Friday, October 24, 2014

Noelle part One

This is part one of two posts about a little girl Maisie and I met while she was hospitalized for g-tube care. When you spend a large amount of time in a pediatric ward or children's hospital, you meet a lot of moms who are a lot like you. It's a unique place, one of the few places you can have candid conversations about g-tube care or dressing changes. At our last visit to NJ children's hospital, Maisie's roommate was a four-year-old named Noelle who, aside from having cystic fibrosis, was born with limb differences affected three limbs. Her left leg is significantly shorter than it should be (though it is jointed) and the toes on the foot are short and fused. Her right leg is normal. Her left arm is amputated just below the elbow, and her right arm is slightly shorter than it should be, with a deformed hand.

All these things aside, Noelleis a beautiful, bright, and functional little girl. I asked her mom to write a little something for the blog, so here it is.


Hi Charlotte! Thank you so much for featuring my sweet Noelle on your blog! We are both so honored.
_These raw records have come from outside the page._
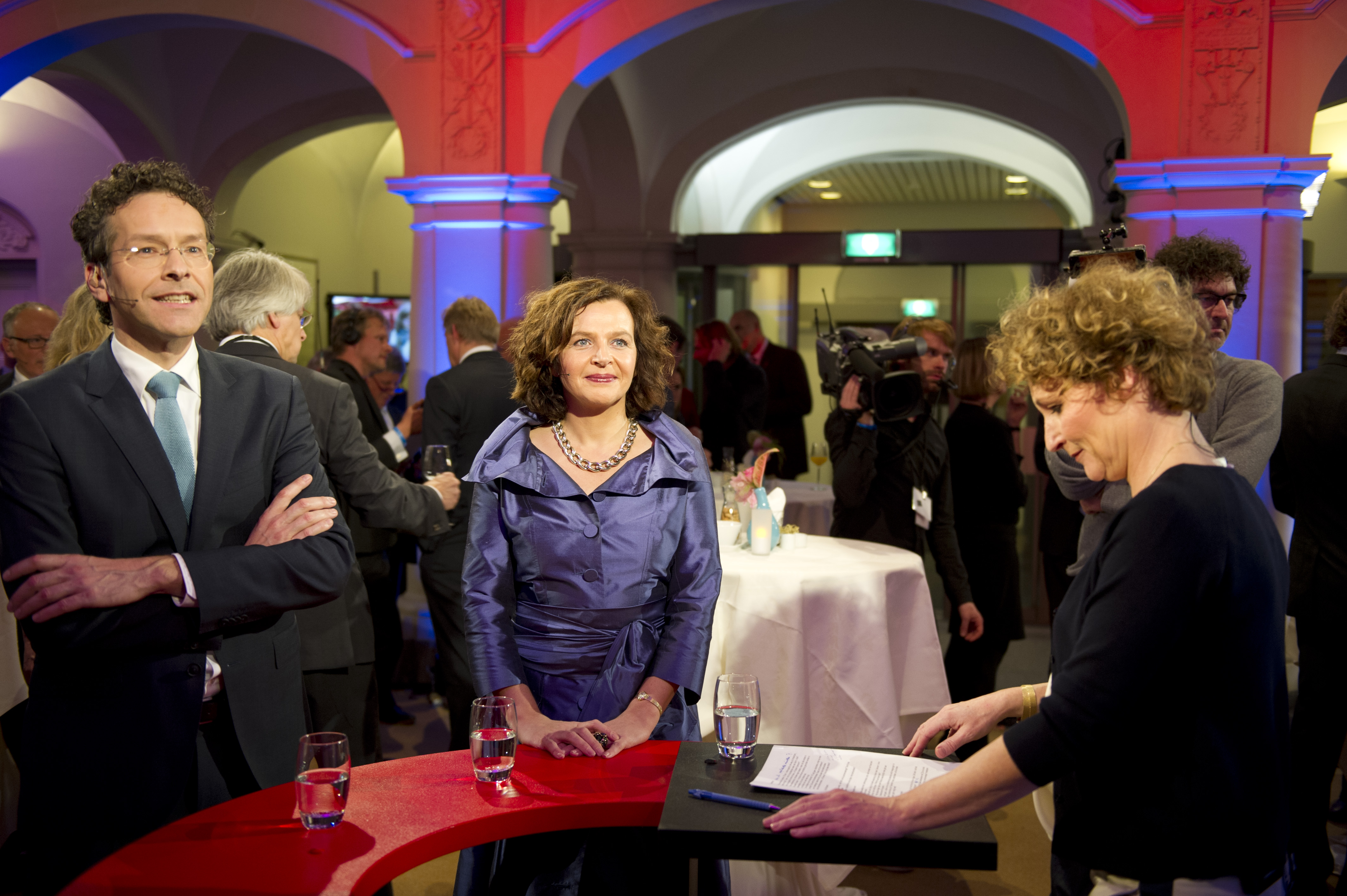 Ministers Dijsselbloem en Schippers, en politiek verslaggever Van der Heyde in de laatste minuten voor het live-interview.
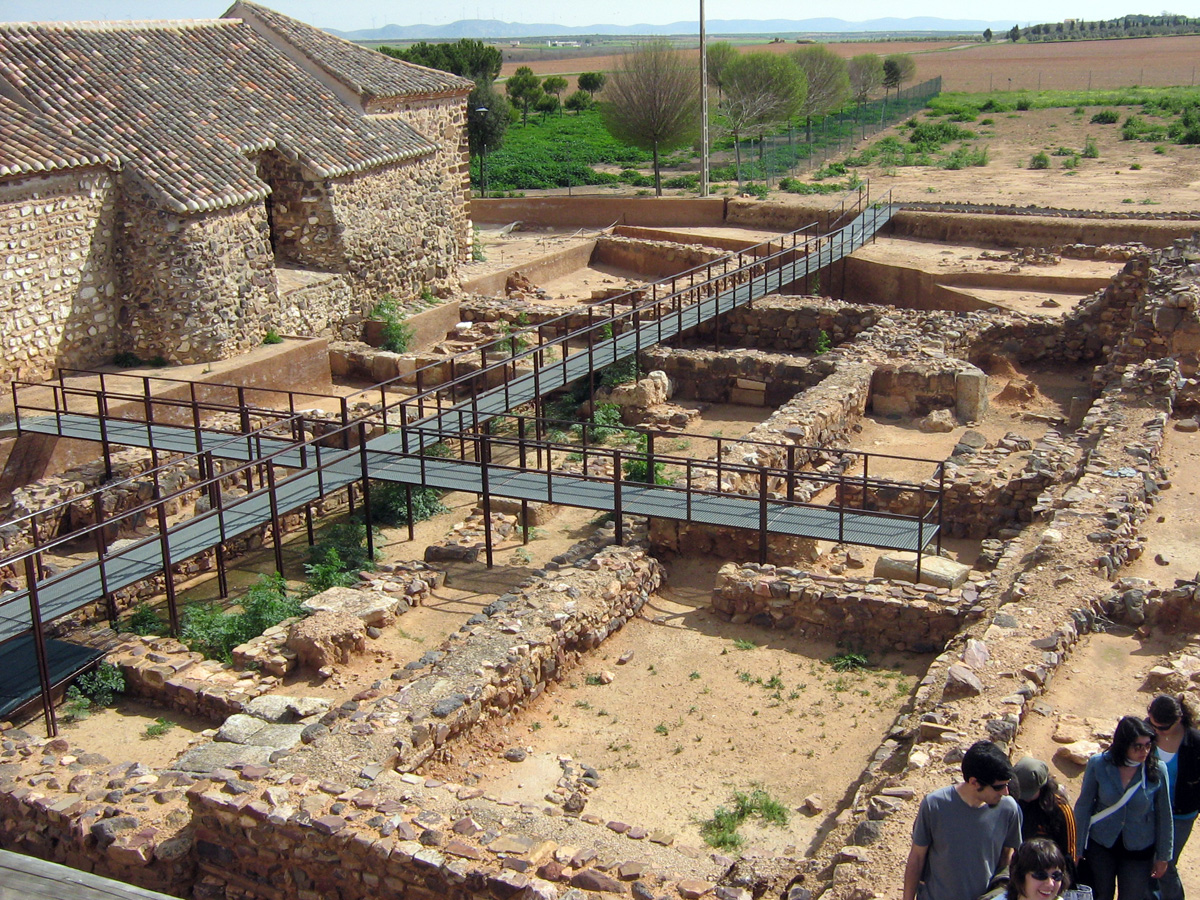 Fotografía del yacimiento de Oreto-Zuqueca, en Ciudad Real (España). La foto tiene una buena perspectiva, ya que se realizó desde una plataforma elevada que se encuentra en la parte central del sitio.
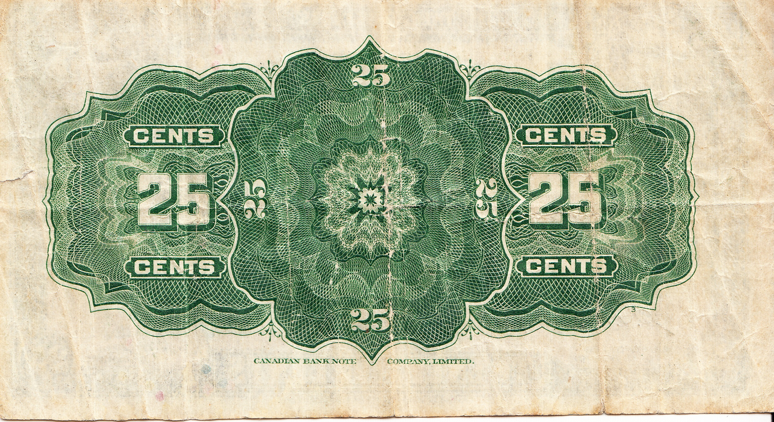 Billet canadien de 0,25$, troisième émission (1923) (revers)
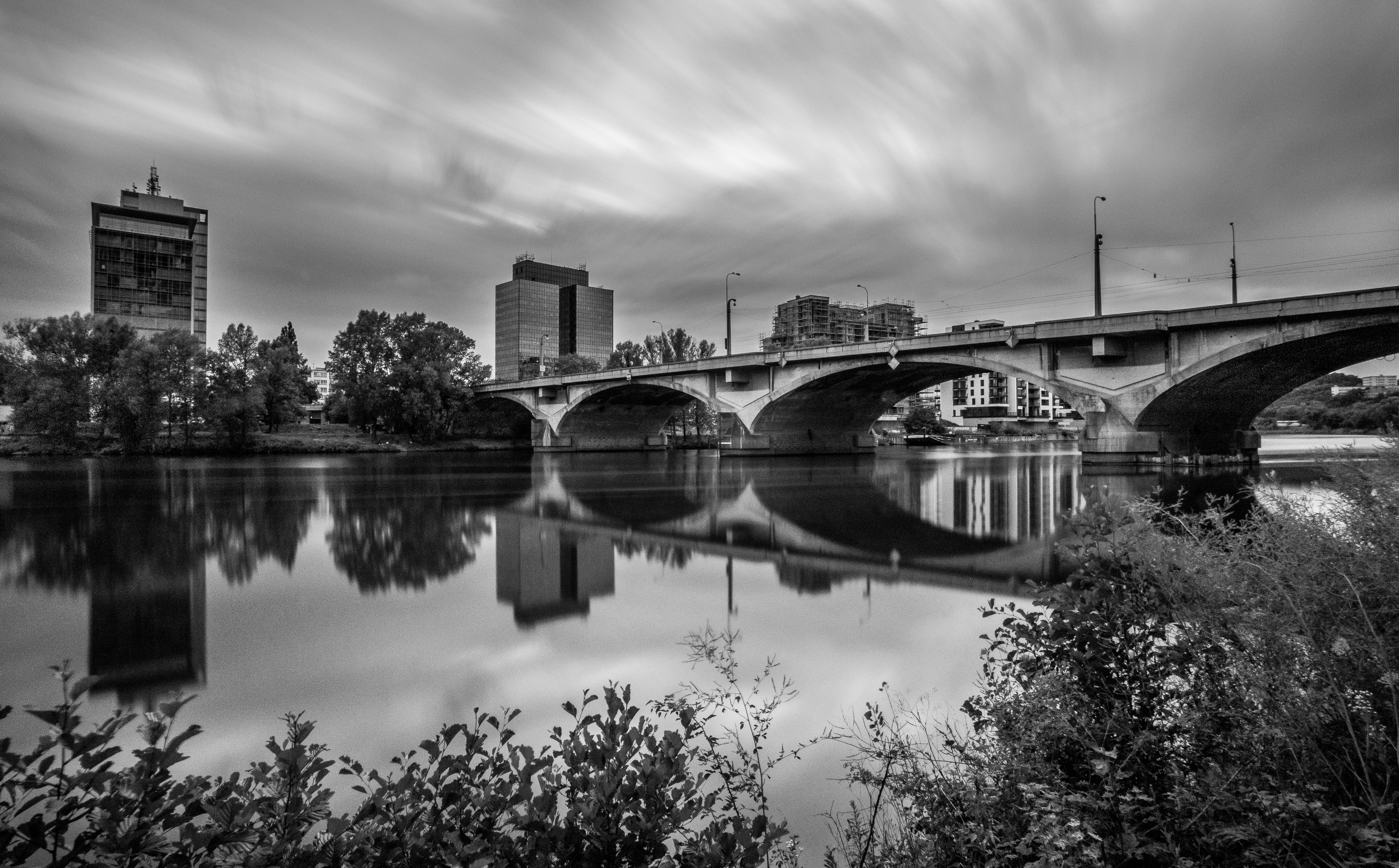 Uprostřed moderní architektury umístěn tento skvost. Foceno v podvečer, krátce před západem slunce.
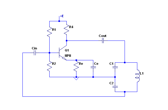 Joonis 2. Skeemi näide Colpittsi ostsillaatorist transistorist.
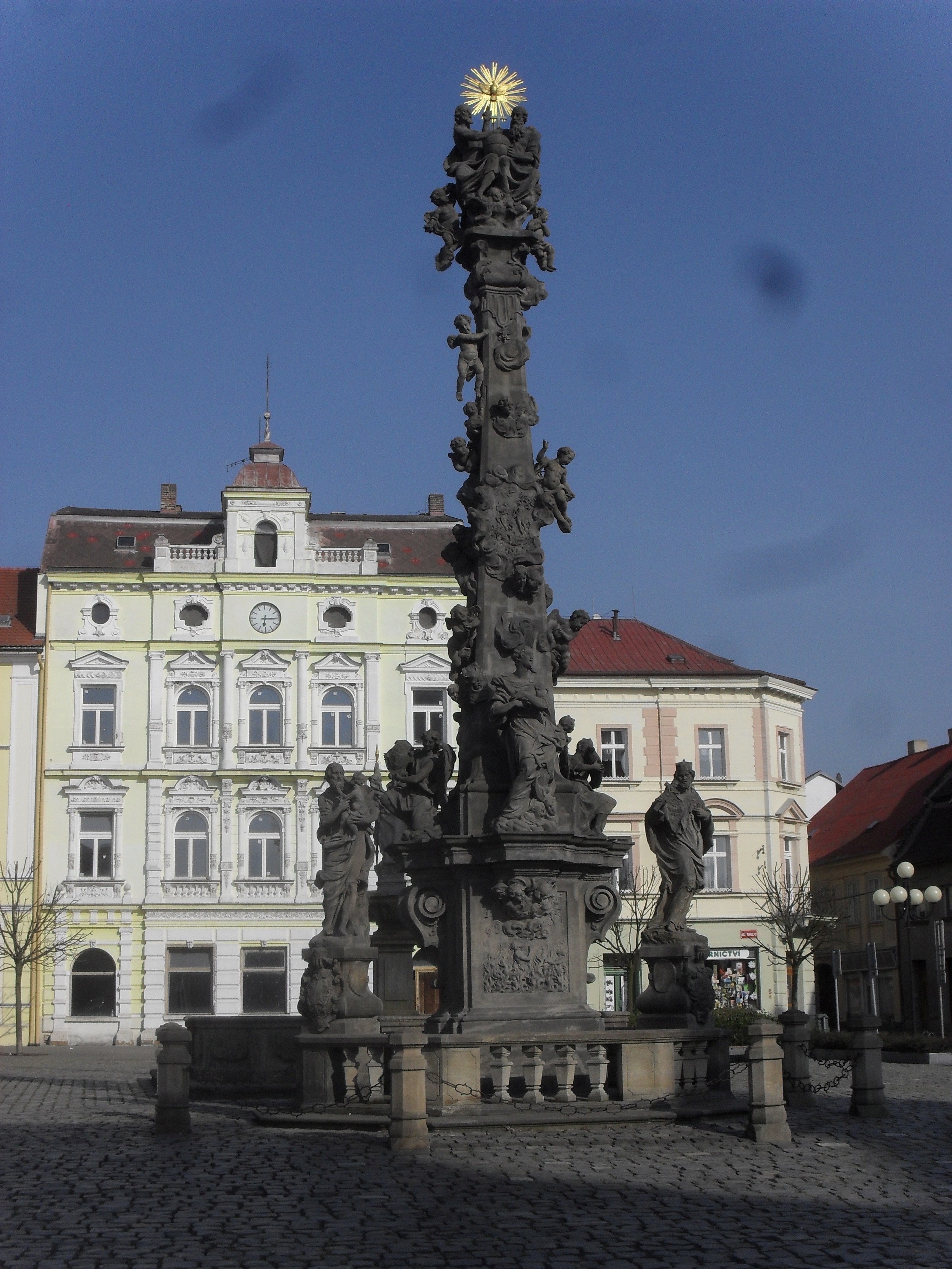 Duchcov, náměstí Republiky, morový sloup, domy nám. Republiky 13/2, 12/3.
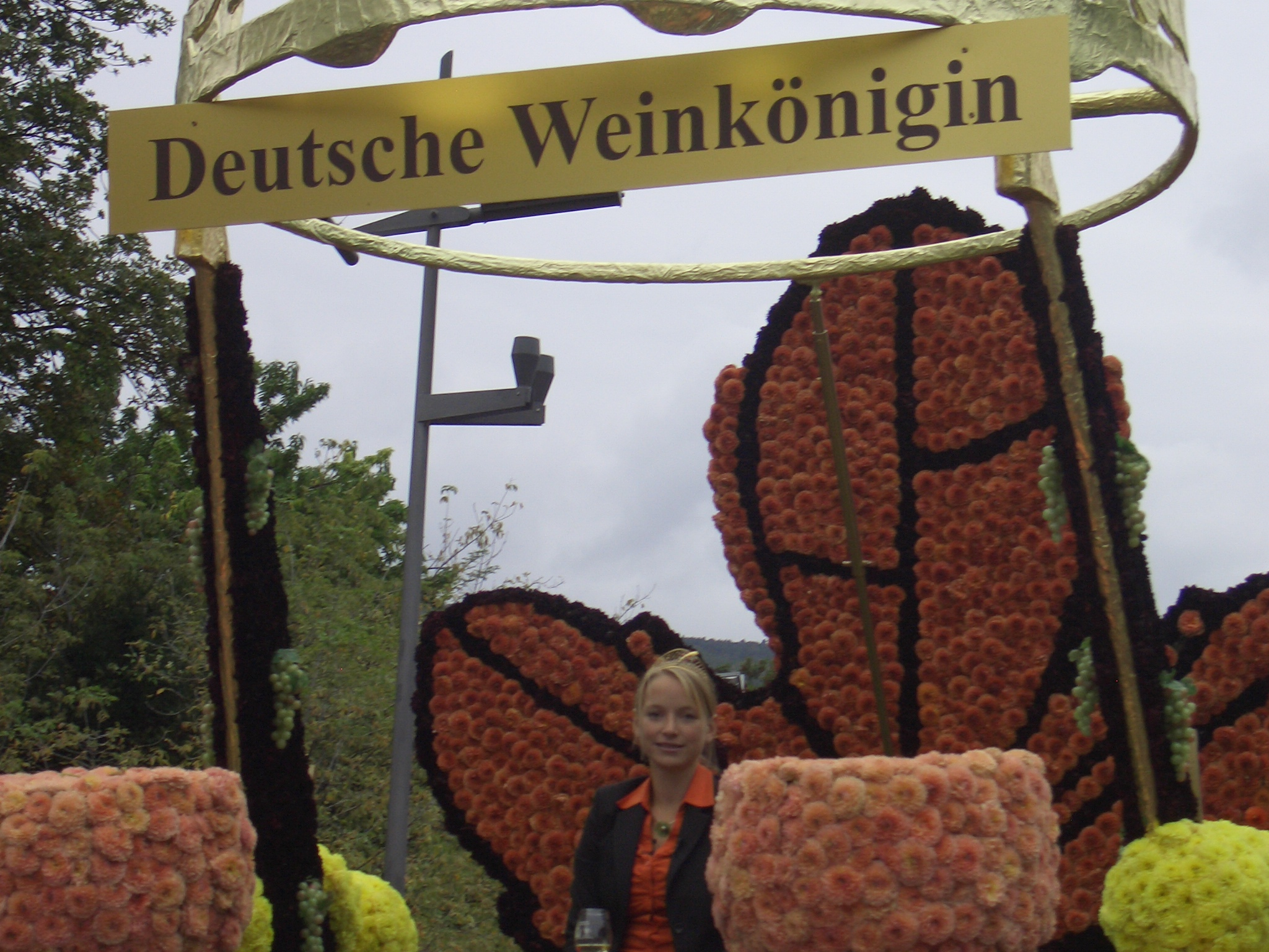 Die Deutsche Weinkönigin Sonja Christ beim Winzerfestzug in Neustadt an der Weinstraße
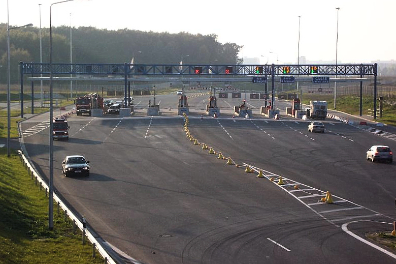 Warnowtunnel Rostock, Blick auf die Mautstelle vor dem östlichen Tunnelportal
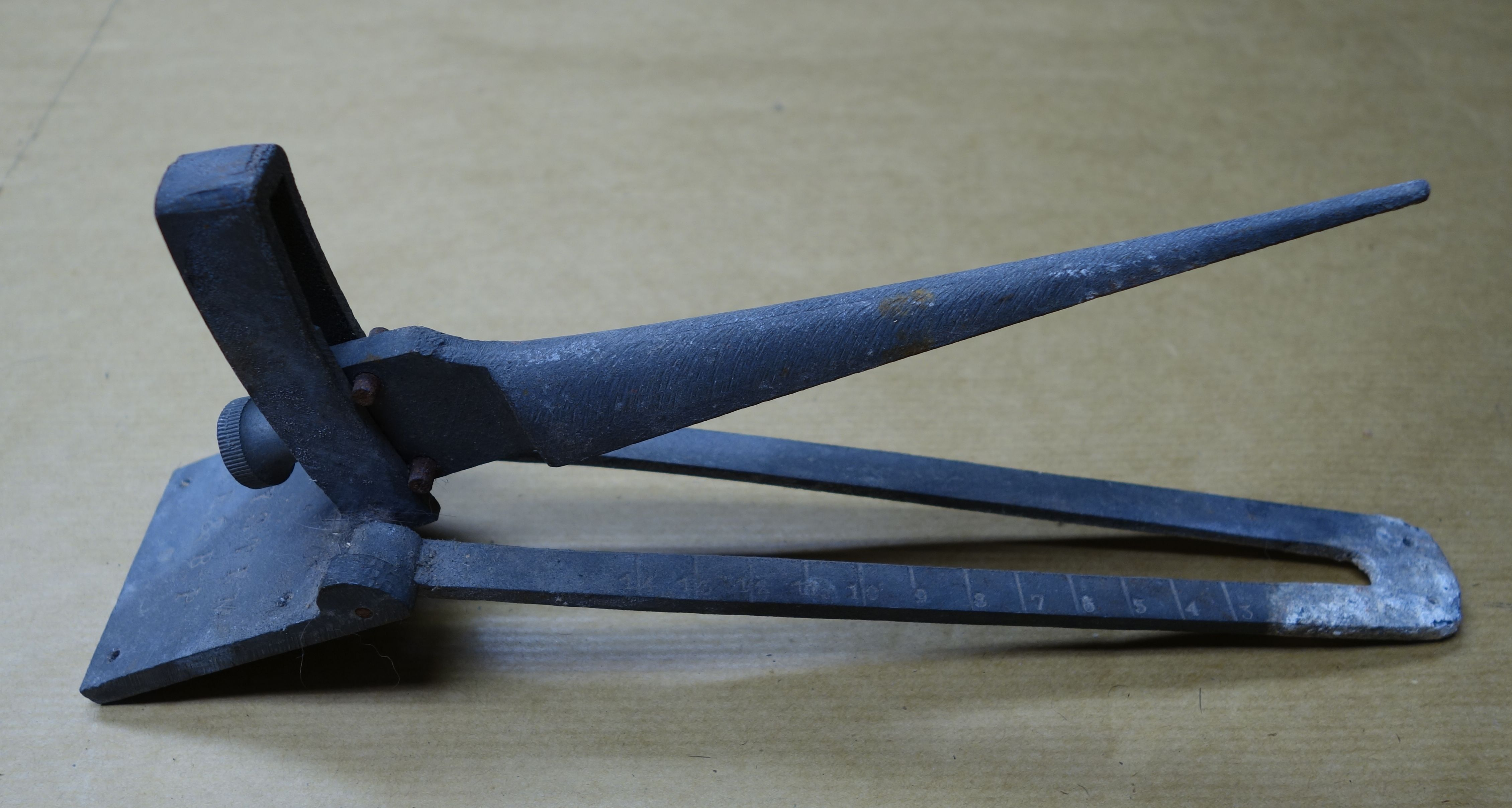 Kürschner-Handwerkszeug: Metall-Fellkeil zum rationellen Einarbeiten von Überschneidungen beim Zwecken (Spannen) von Pelzen. Die Keilgröße ist auswechselbar. System H. & B. P. Gesehen in der Werkstatt des Kürschnermeisters Fritz Schwörer, Emmendingen.
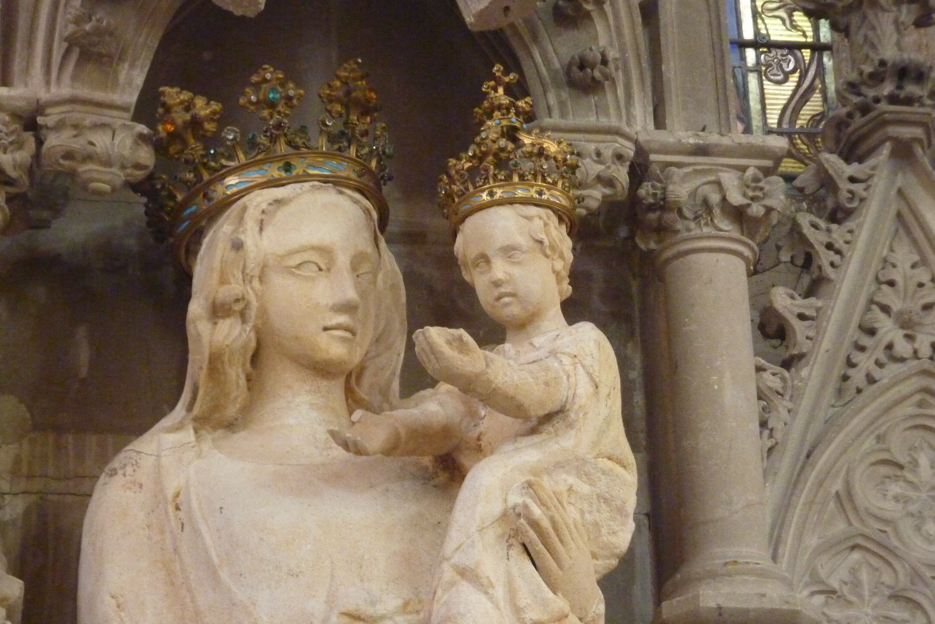 Notre-Dame du Guet (XIVe siècle) située dans l'église Saint-Étienne de Bar-le-Duc.
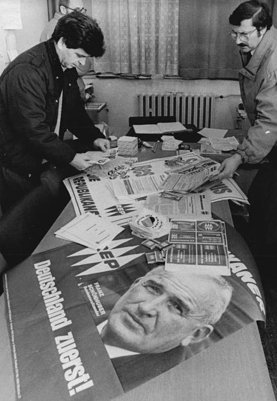 Leipzig, beschlagnahmtes rechtsradikales Werbematerial ADN-ZB Gahlbeck 16.1.90 Leipzig: Nazi-Material Neofaschistische Parteien und Organisationen und deren DDR-Symphatisanten treten bei den Montags-Demonstrationen immer stärker in Erscheinung. Vertreter der Vereinigten Linken und die Kriminalpolizei stellten umfangreiches Werbematerial der Republikaner, DVU, NDP und Gruppe 146 sicher.
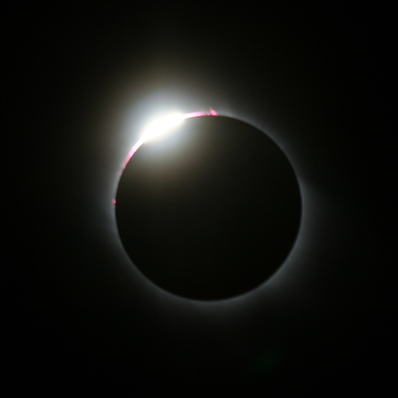 Kurz vor Beginn der totalen Phase der Sonnenfinsternis am 29. März 2006 erschien ein prächtiger Diamantringeffekt. Die Aufnahme entstand in Side, Südtürkei. Publiziert in der Fachzeischrift ORION der Schweizerischen Astronomischen Gesellschaft SAG
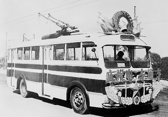 中文（中国大陆）: 1961年4月26日，1路改为无轨电车线路。
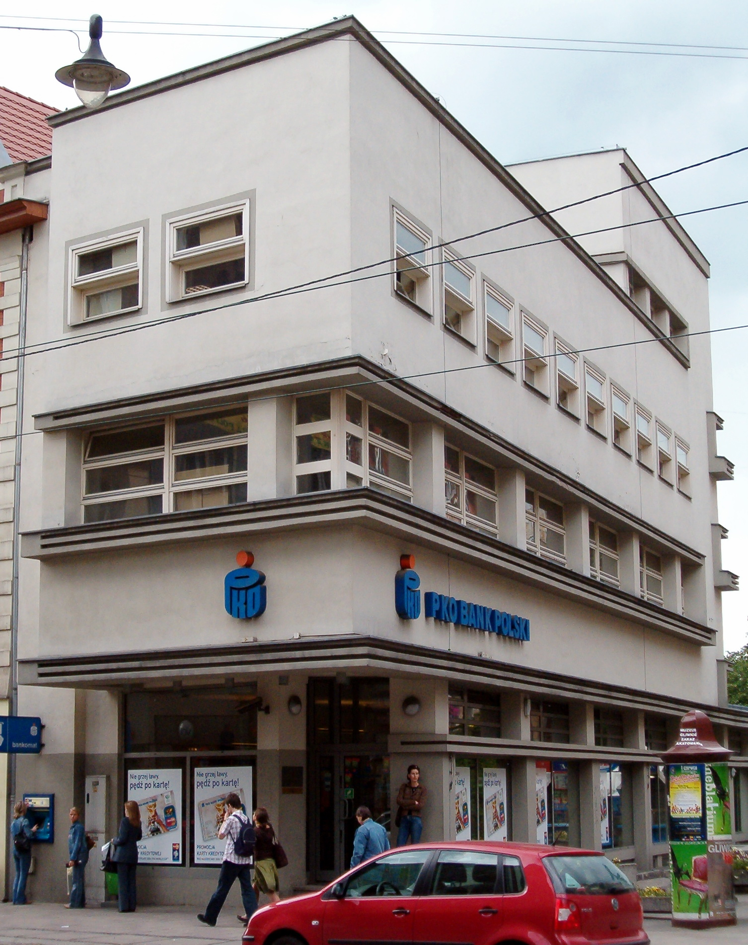 Gliwice, ul. Zwycięstwa 37 - dawny "Dom Tekstylny" Weichmanna, zbudowany w latach 1921-22 w stylu funkcjonalizmu (zabytek nr A/1376/88 z 27.09.1988).

Our story begins almost exactly two months before Noelle's due date. We didn't want to find out the gender until the baby was born, so we had only planned on two ultrasounds, one at the beginning of the pregnancy and one at the beginning of the third trimester, just to make sure everything was working the way it should. So we didn't find out that there was anything special about Noelle until she was at 32 weeks. The ultrasound tech told us to stay put and the doctor would be right with us. She raced out of the room and my husband and I just kind of looked at each other. This was our first baby so neither of us had any experience, although this hadn't happened at the first ultrasound. The OB/GYN sat us down and explained that our baby was developing differently. Because of the position she was in, he didn't really know what was going on other than that she didn't look like she should. So he wanted us to come in next week for another ultrasound. I was in shock, and assuming the worst, and he was so kind. He said, "it could be nothing, it could be something very minor, but there is a small chance we have a big problem. We're being cautious. At this time, there's nothing to worry about."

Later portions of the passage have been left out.